Figure 2 [MODEL 1] Ratio of accuracy in each layer of a two-layer system (ER connected to scale-free, γ = 2.5) over the accuracy in the isolated network, as a function of the trust parameter, w. Solid lines represent accuracy in the ER layer and dashed lines in the scale-free layer. Colors correspond to different attack packet sizes, z, as shown in the plot. (A) Different fraction of compromised nodes in each layer: p_ER = 0.3 and p_SF = 0.7. (B) Same fraction of compromised nodes in both layers: p_ER = 0.3 and p_SF = 0.3.

Figure 3 [MODEL 1] Ratio of accuracy in each layer of a 2-layer system over accuracy in the isolated layer, for different values of attack size, z, in each layer. Top-left: accuracy in the ER layer of the ER-SF (γ = 2.5) system. Bottom-left: accuracy in the SF layer of the ER-SF (γ = 2.5) system. The right panels show the corresponding results when the scale-free layer has a degree exponent γ = 3.5.

Figure 4 [MODEL 2] (A) Change in accuracy of the ER-layer when it is connected to either an ER layer (black line), a SF layer with γ = 2.5 (red), or a SF layer with γ = 3.5 (blue), as a function of the packet size z. In all cases, p = 0.3. (B) Change in accuracy when a SF layer with γ = 2.5 is connected to each of the other three layers described above. (C) Same information as above for accuracy in a SF layer with γ = 3.5. Notice that in almost all plots, the black and red lines coincide.
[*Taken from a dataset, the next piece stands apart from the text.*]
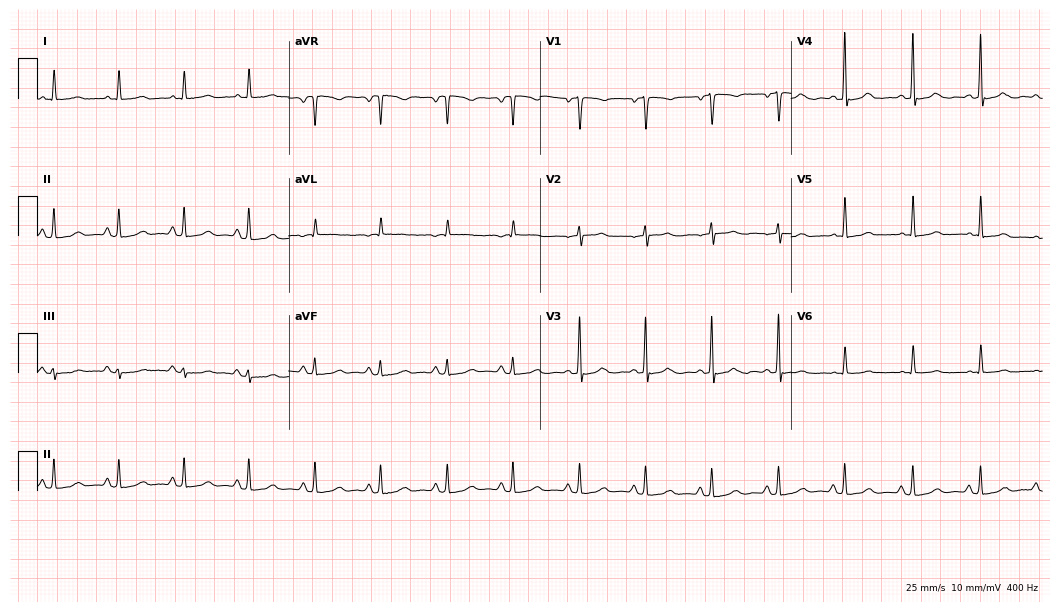
Electrocardiogram (10.2-second recording at 400 Hz), a 76-year-old male. Of the six screened findings (first-degree AV block, right bundle branch block, left bundle branch block, sinus bradycardia, atrial fibrillation, sinus tachycardia), none is recorded.
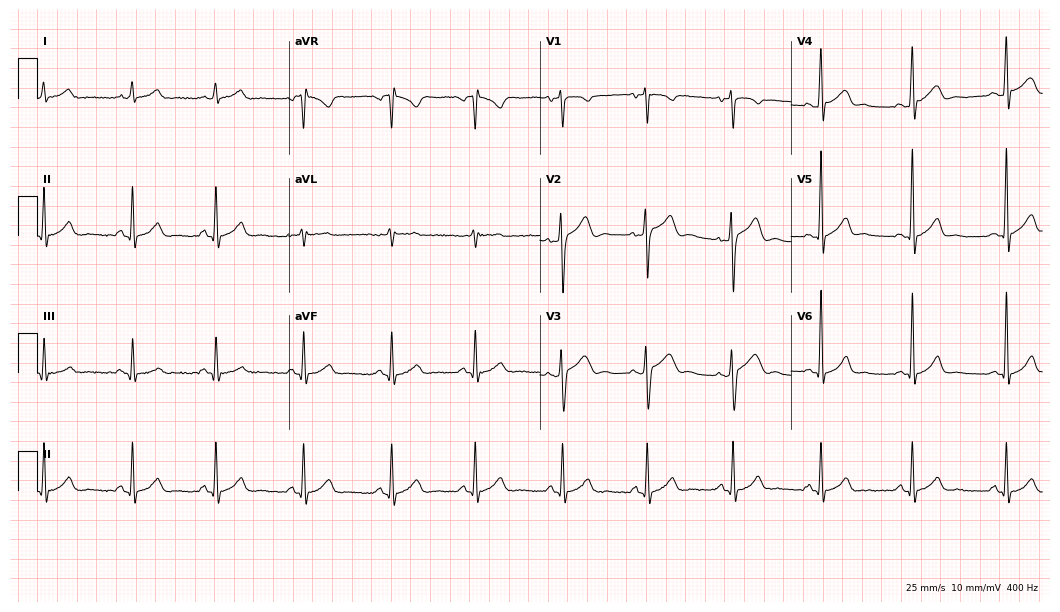
Standard 12-lead ECG recorded from a 28-year-old male patient. None of these six findings is recorded: first-degree AV block, right bundle branch block, left bundle branch block, sinus bradycardia, atrial fibrillation, sinus tachycardia. Findings outside these six are not listed.

To study the effect of different attack intensities, we systematically changed the attack intensities from z = 0 to z = 100 in each layer. In Figure 3 we show changes in accuracy when one layer is an ER network and the other layer is a SF network with degree exponent γ = 2.5 (left panels) or γ = 3.5 (right panels). The detection accuracy in the ER layer improves by as much as 2%, compared to the already high accuracy of DIAMoND in an isolated ER layer, when the attack in the other network is of relatively high intensity, because it raises stronger attack awareness in the ER layer. For weak attacks in the other layer, accuracy remains the same or actually worsens, as the other layer tends to be less aware of the attack. At the same time the accuracy in the SF layer drops significantly, almost independently of the type of attack and remains similar to the isolated detection only when the attack in the SF layer is relatively weak. In terms of the topology influence, DIAMoND works better when the second layer does not include strong hubs, such as when γ = 3.5, because hubs tend to stabilize the opinion of most network nodes and it is difficult to increase their concern level.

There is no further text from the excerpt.